There are, however, other Jewish voices—prominent ones—who bemoan the court’s decision
and extol ID’s virtues.
And that is what is so perplexing, because not only do we admit to the existence of metaphor
in the Torah, starting with Genesis 1, but the ID they are defending was designed (not so
intelligently, by the way) by its fundamentalist Christian creators to promote Christian
fundamentalism, period. Our views, whatever they actually are, can find no welcome in that
curriculum; indeed, our views are probably antithetical to it.
This became perfectly obvious to U.S. District Judge John E. Jones III in the course of the sixweek trial he oversaw. In a 139-page decision rejecting what he called a “breathtaking inanity,”
the judge made some interesting—and for us, at least, alarming—observations about ID. The
excerpt that follows is comprised of findings strewn throughout those 139 pages.

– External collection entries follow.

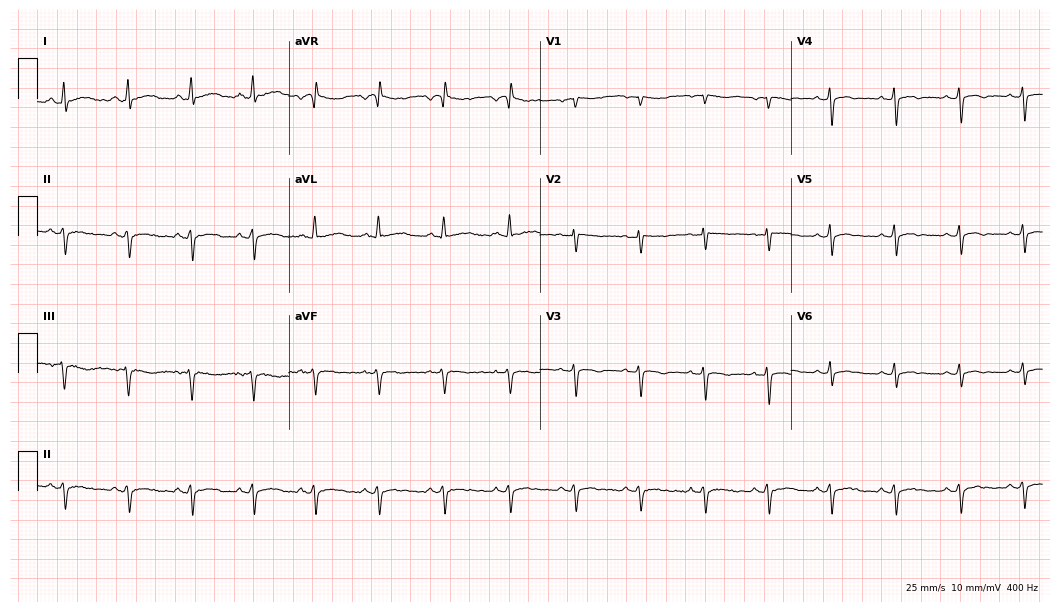
Electrocardiogram (10.2-second recording at 400 Hz), a 45-year-old female. Of the six screened findings (first-degree AV block, right bundle branch block, left bundle branch block, sinus bradycardia, atrial fibrillation, sinus tachycardia), none is recorded.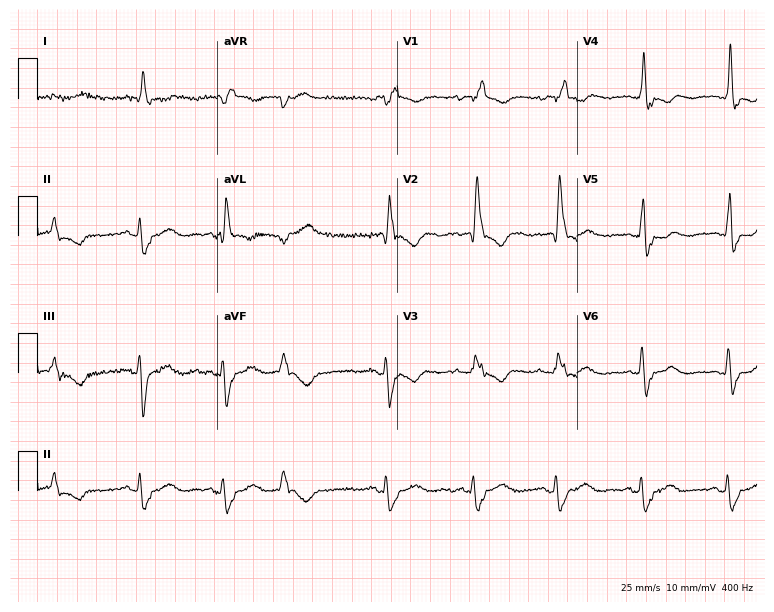
12-lead ECG (7.3-second recording at 400 Hz) from a female patient, 70 years old. Findings include right bundle branch block.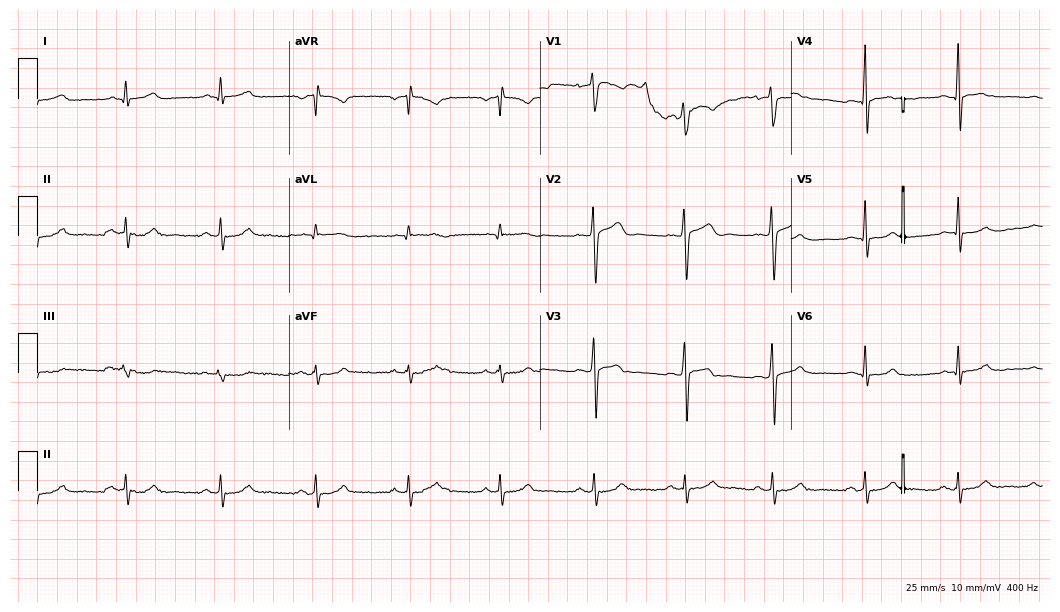
Resting 12-lead electrocardiogram. Patient: a 23-year-old male. None of these six findings is recorded: first-degree AV block, right bundle branch block, left bundle branch block, sinus bradycardia, atrial fibrillation, sinus tachycardia. Other findings, if any, are not listed.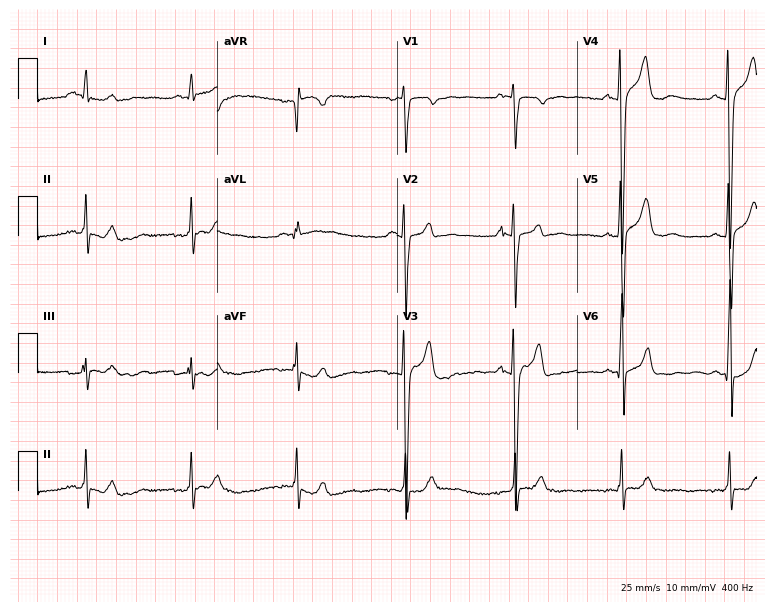
Electrocardiogram, a male, 39 years old. Overall reading on record: normal ECG.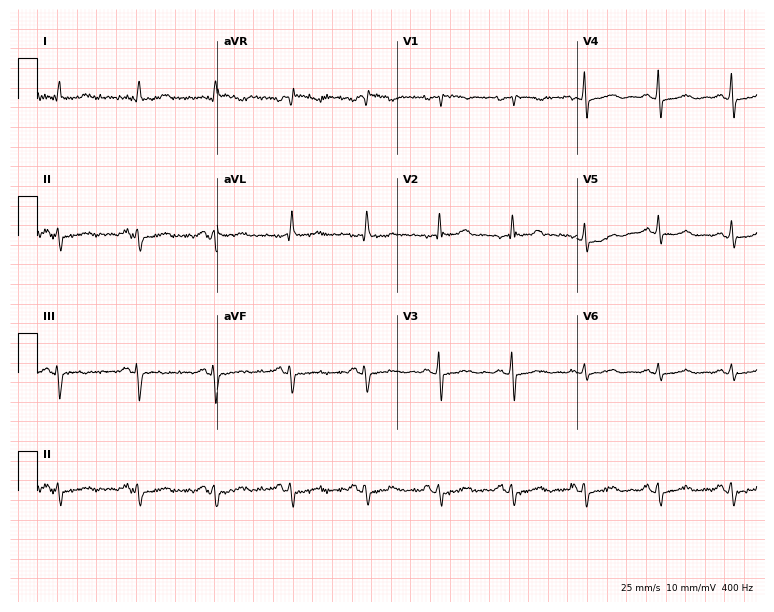
Standard 12-lead ECG recorded from a 66-year-old woman (7.3-second recording at 400 Hz). None of these six findings is recorded: first-degree AV block, right bundle branch block (RBBB), left bundle branch block (LBBB), sinus bradycardia, atrial fibrillation (AF), sinus tachycardia. Findings outside these six are not listed.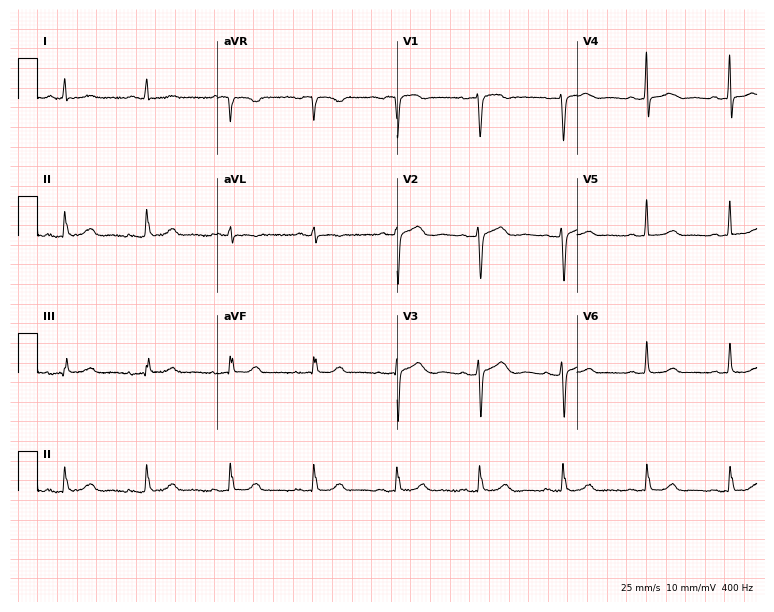
Standard 12-lead ECG recorded from a female patient, 74 years old. Read as a normal ECG.

“[T]he writings of leading ID proponents reveal that the designer postulated by their argument
is the God of Christianity...,” Jones found. “[One major ID proponent] has written that ID is a
‘ground clearing operation’ to allow Christianity to receive serious consideration, and ‘Christ is
never an addendum to a scientific theory but always a completion’….The Wedge Document,
developed by the Discovery Institute’s Center for Renewal of Science and Culture…, states in
its ‘Five Year Strategic Plan Summary’ that [ID’s] goal is to replace science as currently
practiced with ‘theistic and Christian science’….ID aspires to change the ground rules of science
to make room for religion, specifically, beliefs consonant with a particular version of Christianity.”
ID is a Trojan horse. Its goal is to use the public schools to achieve in fact what the
Constitution will not allow in law: turning America into a fundamentalist Christian nation with
zero tolerance for other views. How can any Jew support that?